I wouldn’t have purchased it if I didn’t assume so, nevertheless it nonetheless worries me. Double-digit yields are weak, as any Vodafone investor can let you know.
Can I belief that dividend?
If traders have been satisfied they’d get 10% a 12 months without end, or not less than the subsequent decade, they’d pile in, wouldn’t they? However as ever with dividends, there are not any ensures. But the Phoenix per share dividend progress has been fairly strong, as my desk exhibits.
2019 | 2020 | 2021 | 2022 | 2023 | |
Dividend | 46.8p | 47.5p | 48.9p | 50.8p | 52.7p |
Yield | 6.2% | 6.8% | 7.5% | 8.3% | 9.8% |
It has elevated its dividend during the last 4 years by 0.7p, 1.4p, 1.9p, and 1.85p. Markets forecast one other 1.35p uplift in 2024 to 54p. That doesn’t appear to be an organization that’s anxious about funding shareholder payouts.
My desk additionally exhibits that yield has steadily climbed, courtesy of the falling Phoenix share value. It has dropped 14.7% during the last 12 months, and 25% over 5 years. That compares to FTSE 100 progress of 9.1% and 16.2% respectively. So these excessive dividends come at a value.
Personally, I believe markets have been harsh on Phoenix.
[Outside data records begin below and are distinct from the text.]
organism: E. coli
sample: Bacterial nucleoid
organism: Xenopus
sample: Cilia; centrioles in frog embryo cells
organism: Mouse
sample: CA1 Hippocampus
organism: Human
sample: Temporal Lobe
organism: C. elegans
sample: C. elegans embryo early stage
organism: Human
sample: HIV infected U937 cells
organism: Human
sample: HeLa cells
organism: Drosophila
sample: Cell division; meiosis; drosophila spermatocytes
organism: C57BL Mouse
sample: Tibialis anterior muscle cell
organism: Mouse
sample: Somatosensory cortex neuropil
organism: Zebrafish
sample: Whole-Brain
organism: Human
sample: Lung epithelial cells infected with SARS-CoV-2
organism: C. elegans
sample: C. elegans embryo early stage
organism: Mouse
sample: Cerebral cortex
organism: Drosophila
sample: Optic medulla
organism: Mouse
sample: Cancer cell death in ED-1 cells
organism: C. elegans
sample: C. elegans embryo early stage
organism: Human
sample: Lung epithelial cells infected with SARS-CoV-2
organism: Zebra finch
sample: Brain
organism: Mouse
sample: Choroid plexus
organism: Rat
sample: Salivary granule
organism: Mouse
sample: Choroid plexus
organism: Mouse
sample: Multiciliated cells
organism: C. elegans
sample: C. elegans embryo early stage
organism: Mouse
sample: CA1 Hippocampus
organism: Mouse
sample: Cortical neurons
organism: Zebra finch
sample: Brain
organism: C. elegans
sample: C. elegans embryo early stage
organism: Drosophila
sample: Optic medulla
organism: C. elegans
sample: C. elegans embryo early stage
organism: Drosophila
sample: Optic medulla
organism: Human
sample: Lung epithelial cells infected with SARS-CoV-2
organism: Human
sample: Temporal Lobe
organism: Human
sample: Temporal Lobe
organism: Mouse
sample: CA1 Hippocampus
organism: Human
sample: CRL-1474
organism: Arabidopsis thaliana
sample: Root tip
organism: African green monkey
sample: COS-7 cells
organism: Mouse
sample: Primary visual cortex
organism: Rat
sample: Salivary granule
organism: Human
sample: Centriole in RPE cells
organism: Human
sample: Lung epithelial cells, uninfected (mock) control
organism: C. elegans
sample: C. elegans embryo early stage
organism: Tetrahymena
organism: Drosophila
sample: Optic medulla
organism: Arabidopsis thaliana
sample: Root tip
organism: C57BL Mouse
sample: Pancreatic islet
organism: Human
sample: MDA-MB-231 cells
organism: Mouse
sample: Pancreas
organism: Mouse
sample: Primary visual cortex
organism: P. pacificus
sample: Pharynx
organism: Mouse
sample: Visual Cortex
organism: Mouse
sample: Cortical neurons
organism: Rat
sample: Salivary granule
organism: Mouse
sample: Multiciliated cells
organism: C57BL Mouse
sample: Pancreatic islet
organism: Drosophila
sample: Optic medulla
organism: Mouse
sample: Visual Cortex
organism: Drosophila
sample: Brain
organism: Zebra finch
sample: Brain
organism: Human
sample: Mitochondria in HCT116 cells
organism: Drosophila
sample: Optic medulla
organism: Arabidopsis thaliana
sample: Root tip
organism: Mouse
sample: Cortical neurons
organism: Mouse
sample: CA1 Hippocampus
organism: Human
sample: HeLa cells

When it revealed full-year outcomes on 22 March, the share value jumped 8.4% from 488.2p to 529.2p and I felt vindicated. It has since retreated to 502p.
Excessive and likewise rising
I’m baffled. The 2023 numbers have been good, with whole money technology beating the group’s £1.8bn goal to hit £2bn. That can assist fund the dividend but nonetheless the share value flounders.
I believe that’s partly all the way down to wider market situations. Numerous FTSE 100 excessive yielders have bought off recently, as rate of interest minimize hopes recede. That downwards development may reverse when charges do lastly fall, slashing yields on money and bonds. At that time, Phoenix may fly. Except it’s a price entice, that’s.
Immediately, my 542 shares are value £2,720. If analysts are appropriate and the 2024 dividend per share is 54p, that may give me earnings of £292.68.
If I wished to up that to a considerably extra meaty £1,000 a 12 months, I’d want to purchase one other 1,310 shares, lifting my whole to 1,852. Immediately, that may value me £6,576. I don’t have that a lot handy right this moment so I’ll purchase Phoenix in dribs and drabs, making the most of any share value dip. I’ll get there, with luck earlier than the share value kicks on, assuming it ever does. If it doesn’t, not less than I’ll have the earnings.